FIGURE 3. Example IMU data showing the extracted movement onsets, as well as a random sample of moments in time that were considered to be no movement.
When selecting data intervals for training the model, intervals containing EEG with amplitudes over 80 mV were discarded as noise. Since we are particularly interested in slow components, EEG was band pass filtered between 0.75 to 8 Hz. Finally, EEG was downsampled to 128 Hz. The same preprocessing was done when validating and testing the model.
Training and Testing the Neural Network
For each participant, a multi-layer perceptron model (Sarle, 1997; Heaton, 2005) predicting head rotation was trained and validated. Similar to what was done in previous studies (e.g., Huan and Palaniappan, 2004; Mirghasemi et al., 2006; Nakayama et al., 2007; Manyakov et al., 2011), we used a dense neural network with three hidden layers (512, 256, and 6 nodes, respectively). All hidden layers used the ReLu activation function (Hahnloser et al., 2000) and L2 regularization. The first two hidden layers also used 10% dropout (Srivastava et al., 2014). The input layer received all 1024 features, and the output layer contained three nodes with a sigmoid activation function for each of the three classes. The network was trained for 150 epochs with the ADAM optimizer (Kingma and Ba, 2014) in batches of 150 samples, which were normalized. The learning rate was 0.001 with a categorical cross-entropy loss function.
For training the model, 250 ms intervals of 32 electrode EEG data were labeled as preceding no rotation, preceding leftward rotation, and preceding rightward rotation. Only head rotations going from the center (facing straight ahead) to one of the sides were considered since in contrast to movements started with the head facing to one of the two directions, the rotation direction of the next movement is unknown. Each rotation was associated with seven partially overlapping, jittered windows, where the window closest to the rotation onset ended 188 ms before rotation onset as defined by the algorithm extracting head rotation as outlined above, and the window furthest away from rotation onset started 488 ms before rotation onset. The center of the center interval was 338 ms before rotation onset. Figure 4 provides a schematic illustration of this. The width of these windows and their positioning in time may not be optimal; however, they fit to the effort to stay clear of actual head rotation while allowing picking up a differential signal. We estimated that differences between no rotation, left-, and rightward rotation would start to occur around 300–400 ms given the previous single trial movement prediction studies, as well as that in our task (rotate the head self-paced, leaving at least 2 s in between) participants were not expected to plan a movement very long ahead of time. The width of the window needed to be long enough to be able to deal with potential timing differences in onset, and short enough to be able to have a clear separation between “no rotation” intervals and rotation intervals, while also staying clear of head rotation. “No rotation” intervals never overlapped with periods of head rotation (as defined above) and always ended at least 1000 ms before rotation onset.

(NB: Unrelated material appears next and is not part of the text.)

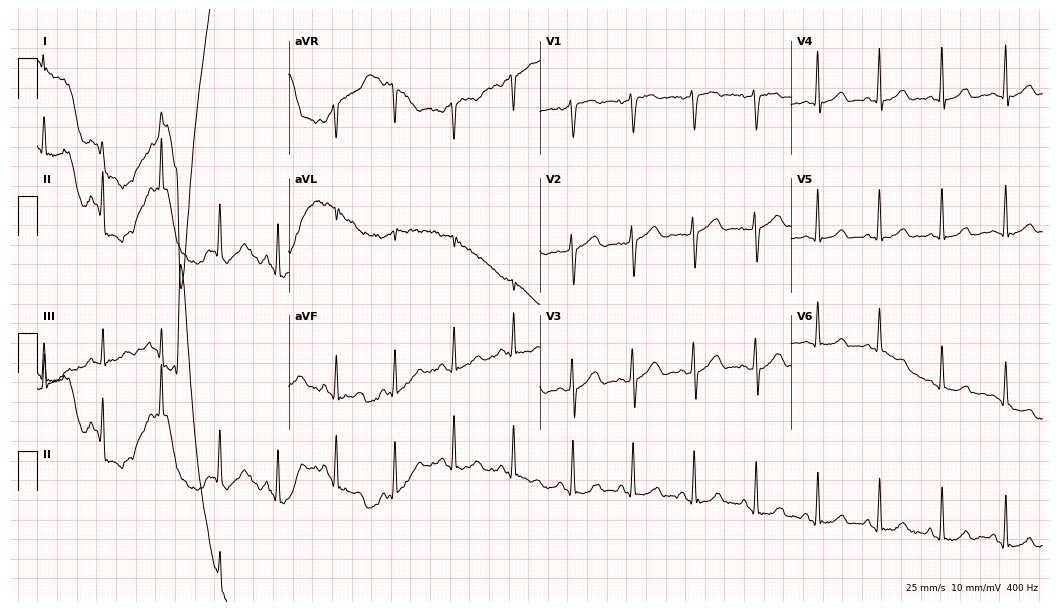
Electrocardiogram, a male, 69 years old. Of the six screened findings (first-degree AV block, right bundle branch block (RBBB), left bundle branch block (LBBB), sinus bradycardia, atrial fibrillation (AF), sinus tachycardia), none is recorded. Only these six findings were labelled.

For each participant, an equal number of intervals for right, left, and no rotation was included in training and testing the model where this number was determined by the smallest number of right- or left-rotation intervals. Randomly chosen intervals were left out from the other categories in order to obtain equal numbers. On average, participants’ datasets consisted of 975 intervals in each class for training (SD 137; participant range between 816 and 1244) and 110 intervals in each class for testing (SD 23; participant range between 81 and 152). Because of the jittered windows, these numbers represent seven times the number of used rotations.
The model was trained and tested in epochs. Every epoch, 72% of data from the first and 72% of data from the second 20-min block was selected as training data; 18% was selected as validation data to optimize the network; and 10% (a 4-min continuous stream of data) was set aside as test data to determine the accuracy of the final model.
Every epoch, weights of the neural network were adjusted such as to fit the training data to the labels. The output of the model was a three-number vector indicating the probability of a label as belonging to none, left or right, for example, [0.003; 0.025; 0.002]. This was compared to the vector representing the truth, for example, for a leftward rotation [0; 1; 0]. In this example, the model would be accurate (the highest probability corresponds to the correct label) but since the probabilities are all quite low (0.025 is far from 1), the loss (root mean squared error) would be high. The model optimized on limiting the loss (categorical cross entropy). Then, the final trained model was applied to the withheld test set in order to monitor generalization of classification performance to completely unseen data.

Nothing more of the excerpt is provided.